**Assignment**: Your output should be the lines below from the one with "Internship Numbers |" through the one with "Environnement | 955 |", copied exactly, pictures excluded.

**Data records**:

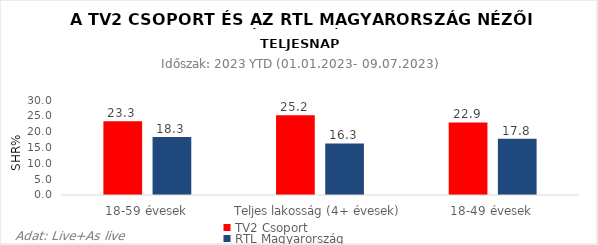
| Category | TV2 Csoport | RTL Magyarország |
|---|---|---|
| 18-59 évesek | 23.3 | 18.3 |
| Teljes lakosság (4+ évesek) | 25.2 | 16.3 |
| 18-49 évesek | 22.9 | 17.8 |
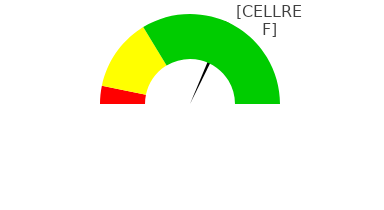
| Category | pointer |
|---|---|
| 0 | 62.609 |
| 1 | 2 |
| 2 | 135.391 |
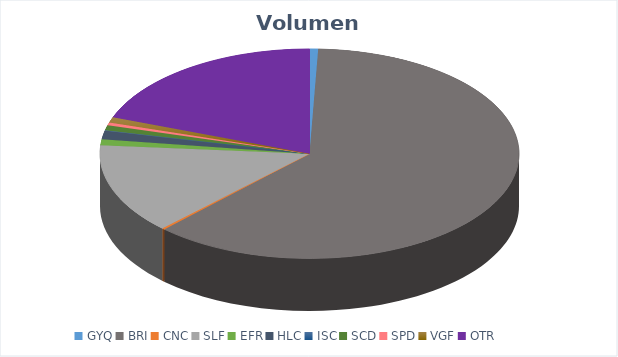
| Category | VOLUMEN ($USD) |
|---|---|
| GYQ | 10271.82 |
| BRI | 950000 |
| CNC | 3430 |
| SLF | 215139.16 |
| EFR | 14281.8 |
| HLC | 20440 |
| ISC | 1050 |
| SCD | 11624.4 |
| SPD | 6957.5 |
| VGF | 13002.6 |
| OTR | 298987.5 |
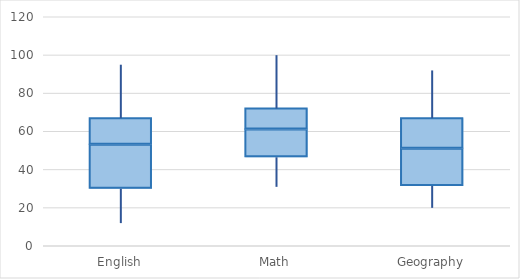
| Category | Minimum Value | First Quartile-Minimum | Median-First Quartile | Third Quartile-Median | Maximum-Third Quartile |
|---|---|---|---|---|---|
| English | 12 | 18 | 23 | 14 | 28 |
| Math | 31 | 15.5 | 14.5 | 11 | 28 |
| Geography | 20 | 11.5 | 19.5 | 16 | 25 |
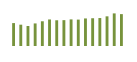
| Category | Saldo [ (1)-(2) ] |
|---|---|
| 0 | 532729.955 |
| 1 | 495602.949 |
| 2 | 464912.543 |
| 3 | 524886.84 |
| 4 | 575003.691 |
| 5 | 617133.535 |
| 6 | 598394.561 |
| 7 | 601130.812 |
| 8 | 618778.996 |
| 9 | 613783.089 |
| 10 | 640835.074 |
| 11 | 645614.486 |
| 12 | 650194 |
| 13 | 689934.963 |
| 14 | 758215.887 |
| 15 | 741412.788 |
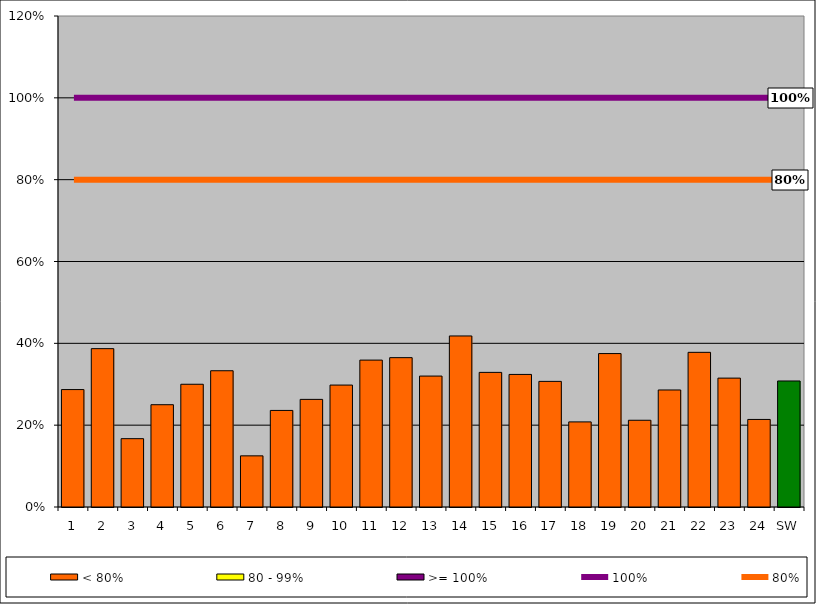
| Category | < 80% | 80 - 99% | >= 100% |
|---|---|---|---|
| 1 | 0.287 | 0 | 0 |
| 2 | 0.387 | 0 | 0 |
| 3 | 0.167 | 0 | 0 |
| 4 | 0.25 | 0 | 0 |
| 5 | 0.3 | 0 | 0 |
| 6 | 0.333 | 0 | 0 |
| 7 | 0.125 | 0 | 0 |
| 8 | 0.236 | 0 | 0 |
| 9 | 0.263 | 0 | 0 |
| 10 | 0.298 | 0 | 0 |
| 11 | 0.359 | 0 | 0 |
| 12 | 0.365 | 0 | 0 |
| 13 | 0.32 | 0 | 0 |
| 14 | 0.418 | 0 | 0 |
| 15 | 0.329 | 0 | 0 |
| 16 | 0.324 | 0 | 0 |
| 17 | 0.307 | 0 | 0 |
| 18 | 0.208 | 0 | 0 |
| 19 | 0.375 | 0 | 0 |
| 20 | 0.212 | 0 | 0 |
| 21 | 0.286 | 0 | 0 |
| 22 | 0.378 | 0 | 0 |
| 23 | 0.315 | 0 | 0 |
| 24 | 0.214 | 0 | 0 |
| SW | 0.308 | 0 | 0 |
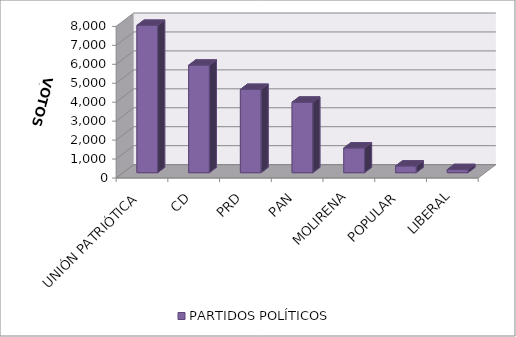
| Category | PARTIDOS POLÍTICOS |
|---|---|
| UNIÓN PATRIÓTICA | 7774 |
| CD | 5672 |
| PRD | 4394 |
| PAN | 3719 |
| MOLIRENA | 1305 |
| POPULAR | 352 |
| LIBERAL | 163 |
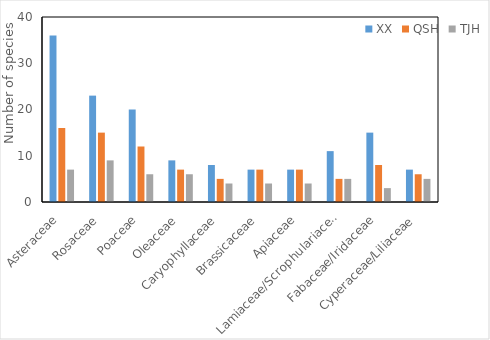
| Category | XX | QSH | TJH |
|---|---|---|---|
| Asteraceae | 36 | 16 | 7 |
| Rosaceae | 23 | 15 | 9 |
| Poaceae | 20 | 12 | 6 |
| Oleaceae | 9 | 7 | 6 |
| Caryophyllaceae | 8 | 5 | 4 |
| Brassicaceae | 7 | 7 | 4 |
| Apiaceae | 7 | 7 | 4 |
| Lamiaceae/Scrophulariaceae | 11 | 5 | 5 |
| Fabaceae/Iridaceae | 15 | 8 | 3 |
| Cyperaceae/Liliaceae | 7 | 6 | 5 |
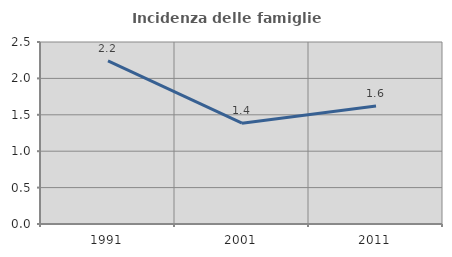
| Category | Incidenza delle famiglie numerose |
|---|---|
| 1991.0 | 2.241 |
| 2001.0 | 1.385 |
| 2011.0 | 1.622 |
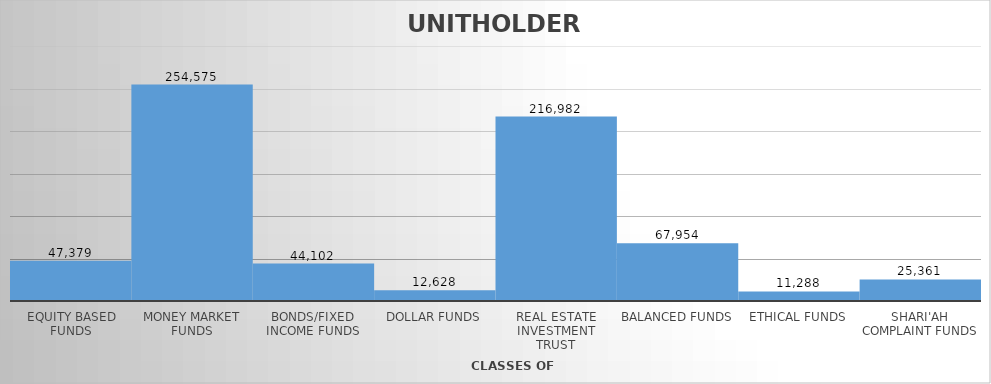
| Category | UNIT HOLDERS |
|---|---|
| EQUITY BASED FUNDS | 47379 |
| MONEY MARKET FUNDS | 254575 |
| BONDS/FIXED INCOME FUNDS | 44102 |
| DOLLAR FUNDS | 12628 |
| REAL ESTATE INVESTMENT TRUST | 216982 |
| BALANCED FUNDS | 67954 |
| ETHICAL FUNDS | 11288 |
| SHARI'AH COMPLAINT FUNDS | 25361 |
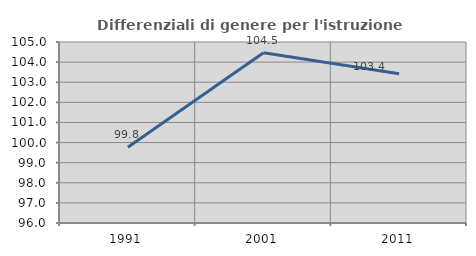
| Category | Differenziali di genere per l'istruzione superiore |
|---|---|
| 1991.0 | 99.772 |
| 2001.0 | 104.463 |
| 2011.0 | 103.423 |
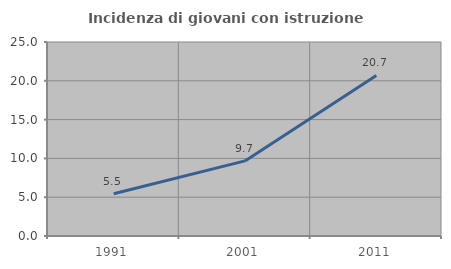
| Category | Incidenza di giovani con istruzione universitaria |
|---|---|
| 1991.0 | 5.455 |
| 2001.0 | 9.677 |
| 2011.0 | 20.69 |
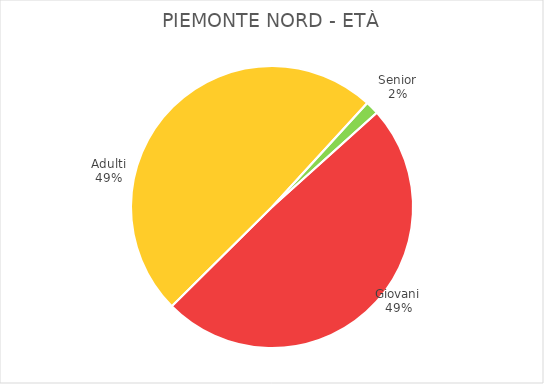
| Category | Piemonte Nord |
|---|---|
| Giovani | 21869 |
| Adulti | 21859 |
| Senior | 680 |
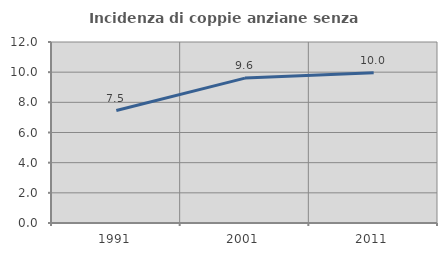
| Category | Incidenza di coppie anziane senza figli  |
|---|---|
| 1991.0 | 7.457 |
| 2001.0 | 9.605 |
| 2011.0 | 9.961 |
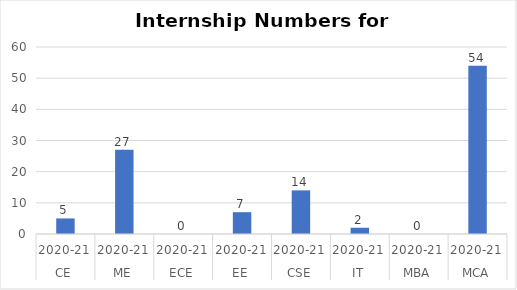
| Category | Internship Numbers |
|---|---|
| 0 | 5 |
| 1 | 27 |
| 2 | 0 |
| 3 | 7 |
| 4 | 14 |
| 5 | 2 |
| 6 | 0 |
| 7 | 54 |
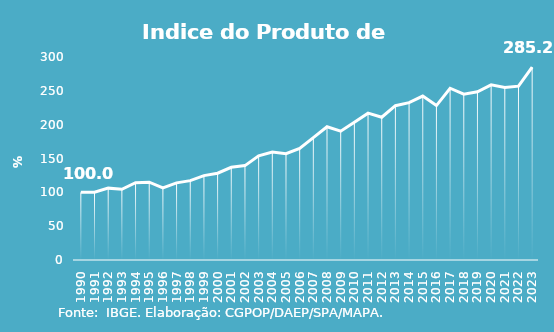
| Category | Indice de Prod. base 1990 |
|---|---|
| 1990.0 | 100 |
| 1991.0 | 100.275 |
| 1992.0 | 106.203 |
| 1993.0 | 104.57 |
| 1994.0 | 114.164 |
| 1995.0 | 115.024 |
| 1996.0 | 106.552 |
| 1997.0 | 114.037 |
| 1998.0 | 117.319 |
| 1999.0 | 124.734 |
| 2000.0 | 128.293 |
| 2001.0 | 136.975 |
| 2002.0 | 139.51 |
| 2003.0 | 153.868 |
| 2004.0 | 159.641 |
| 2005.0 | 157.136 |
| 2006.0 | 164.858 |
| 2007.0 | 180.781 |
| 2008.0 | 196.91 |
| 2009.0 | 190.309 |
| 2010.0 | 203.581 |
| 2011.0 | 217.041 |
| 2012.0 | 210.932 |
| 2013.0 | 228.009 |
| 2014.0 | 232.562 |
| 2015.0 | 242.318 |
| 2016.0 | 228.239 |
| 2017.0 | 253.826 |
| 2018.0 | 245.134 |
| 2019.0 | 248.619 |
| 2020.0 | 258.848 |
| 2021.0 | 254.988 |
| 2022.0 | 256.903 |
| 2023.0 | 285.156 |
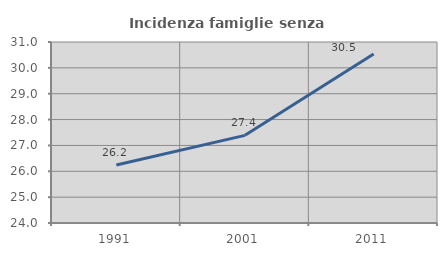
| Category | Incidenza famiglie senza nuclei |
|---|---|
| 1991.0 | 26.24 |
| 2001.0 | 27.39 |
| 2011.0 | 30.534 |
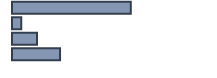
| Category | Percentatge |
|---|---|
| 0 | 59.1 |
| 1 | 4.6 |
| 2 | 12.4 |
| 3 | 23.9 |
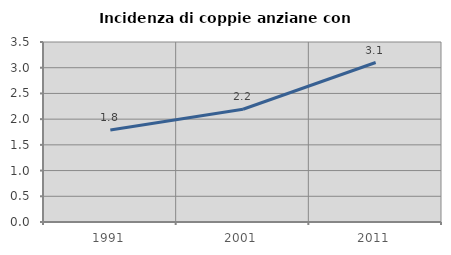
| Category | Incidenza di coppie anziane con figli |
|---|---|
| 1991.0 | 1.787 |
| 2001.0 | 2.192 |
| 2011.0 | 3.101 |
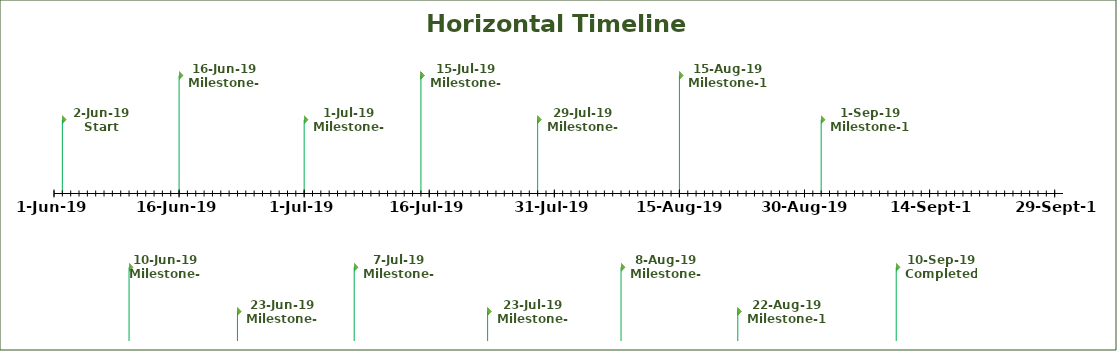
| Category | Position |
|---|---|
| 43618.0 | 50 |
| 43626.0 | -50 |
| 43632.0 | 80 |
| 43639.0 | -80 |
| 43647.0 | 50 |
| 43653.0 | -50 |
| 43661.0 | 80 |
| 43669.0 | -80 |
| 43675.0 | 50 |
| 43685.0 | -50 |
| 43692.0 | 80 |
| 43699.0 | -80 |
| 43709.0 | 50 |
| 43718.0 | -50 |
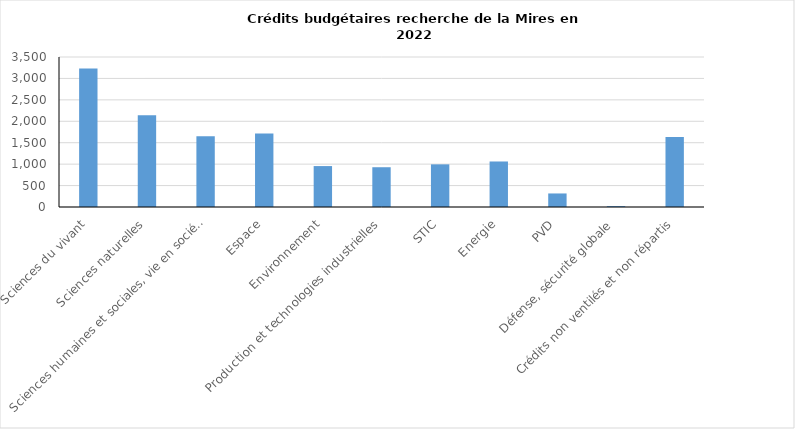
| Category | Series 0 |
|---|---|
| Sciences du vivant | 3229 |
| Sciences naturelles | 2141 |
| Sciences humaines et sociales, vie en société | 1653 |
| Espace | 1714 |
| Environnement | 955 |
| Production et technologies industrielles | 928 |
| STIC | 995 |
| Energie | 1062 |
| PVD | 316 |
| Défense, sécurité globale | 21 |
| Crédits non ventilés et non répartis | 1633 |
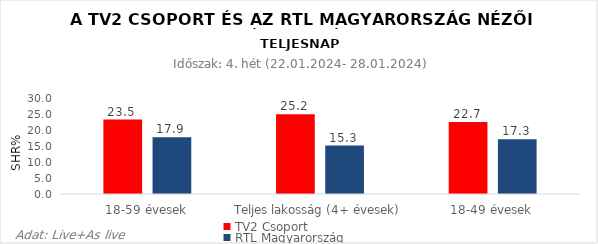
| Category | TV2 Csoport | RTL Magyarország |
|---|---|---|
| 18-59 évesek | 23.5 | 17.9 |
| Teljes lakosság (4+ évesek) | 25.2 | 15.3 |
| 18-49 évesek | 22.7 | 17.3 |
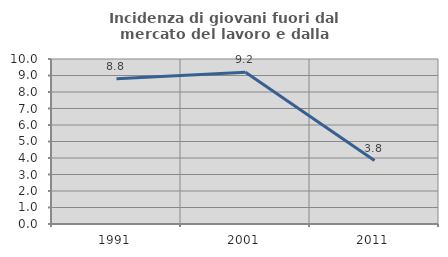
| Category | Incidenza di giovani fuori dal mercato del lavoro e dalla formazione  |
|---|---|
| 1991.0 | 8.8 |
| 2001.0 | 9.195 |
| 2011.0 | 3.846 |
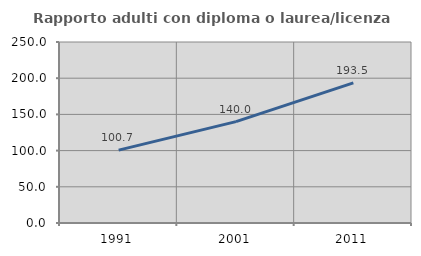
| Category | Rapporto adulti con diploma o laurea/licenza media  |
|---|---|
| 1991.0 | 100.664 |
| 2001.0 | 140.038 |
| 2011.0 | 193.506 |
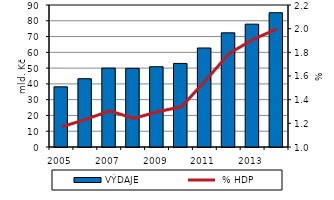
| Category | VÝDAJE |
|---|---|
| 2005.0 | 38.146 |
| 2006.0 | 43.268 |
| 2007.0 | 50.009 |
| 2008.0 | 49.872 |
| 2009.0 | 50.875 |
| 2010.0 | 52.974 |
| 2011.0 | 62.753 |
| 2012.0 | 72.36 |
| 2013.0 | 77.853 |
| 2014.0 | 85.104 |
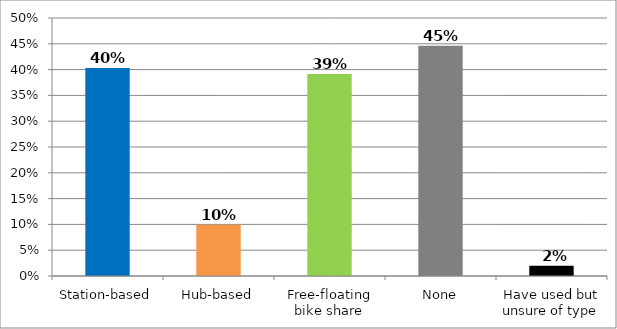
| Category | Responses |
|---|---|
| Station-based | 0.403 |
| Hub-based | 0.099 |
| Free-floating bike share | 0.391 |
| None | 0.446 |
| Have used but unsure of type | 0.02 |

**Result of this exercise**:
| Category | Internship Numbers |
|---|---|
| 0 | 5 |
| 1 | 27 |
| 2 | 0 |
| 3 | 7 |
| 4 | 14 |
| 5 | 2 |
| 6 | 0 |
| 7 | 54 |
| Category | Indice de Prod. base 1990 |
|---|---|
| 1990.0 | 100 |
| 1991.0 | 100.275 |
| 1992.0 | 106.203 |
| 1993.0 | 104.57 |
| 1994.0 | 114.164 |
| 1995.0 | 115.024 |
| 1996.0 | 106.552 |
| 1997.0 | 114.037 |
| 1998.0 | 117.319 |
| 1999.0 | 124.734 |
| 2000.0 | 128.293 |
| 2001.0 | 136.975 |
| 2002.0 | 139.51 |
| 2003.0 | 153.868 |
| 2004.0 | 159.641 |
| 2005.0 | 157.136 |
| 2006.0 | 164.858 |
| 2007.0 | 180.781 |
| 2008.0 | 196.91 |
| 2009.0 | 190.309 |
| 2010.0 | 203.581 |
| 2011.0 | 217.041 |
| 2012.0 | 210.932 |
| 2013.0 | 228.009 |
| 2014.0 | 232.562 |
| 2015.0 | 242.318 |
| 2016.0 | 228.239 |
| 2017.0 | 253.826 |
| 2018.0 | 245.134 |
| 2019.0 | 248.619 |
| 2020.0 | 258.848 |
| 2021.0 | 254.988 |
| 2022.0 | 256.903 |
| 2023.0 | 285.156 |
| Category | Incidenza famiglie senza nuclei |
|---|---|
| 1991.0 | 26.24 |
| 2001.0 | 27.39 |
| 2011.0 | 30.534 |
| Category | Percentatge |
|---|---|
| 0 | 59.1 |
| 1 | 4.6 |
| 2 | 12.4 |
| 3 | 23.9 |
| Category | Incidenza di coppie anziane con figli |
|---|---|
| 1991.0 | 1.787 |
| 2001.0 | 2.192 |
| 2011.0 | 3.101 |
| Category | Position |
|---|---|
| 43618.0 | 50 |
| 43626.0 | -50 |
| 43632.0 | 80 |
| 43639.0 | -80 |
| 43647.0 | 50 |
| 43653.0 | -50 |
| 43661.0 | 80 |
| 43669.0 | -80 |
| 43675.0 | 50 |
| 43685.0 | -50 |
| 43692.0 | 80 |
| 43699.0 | -80 |
| 43709.0 | 50 |
| 43718.0 | -50 |
| Category | Series 0 |
|---|---|
| Sciences du vivant | 3229 |
| Sciences naturelles | 2141 |
| Sciences humaines et sociales, vie en société | 1653 |
| Espace | 1714 |
| Environnement | 955 |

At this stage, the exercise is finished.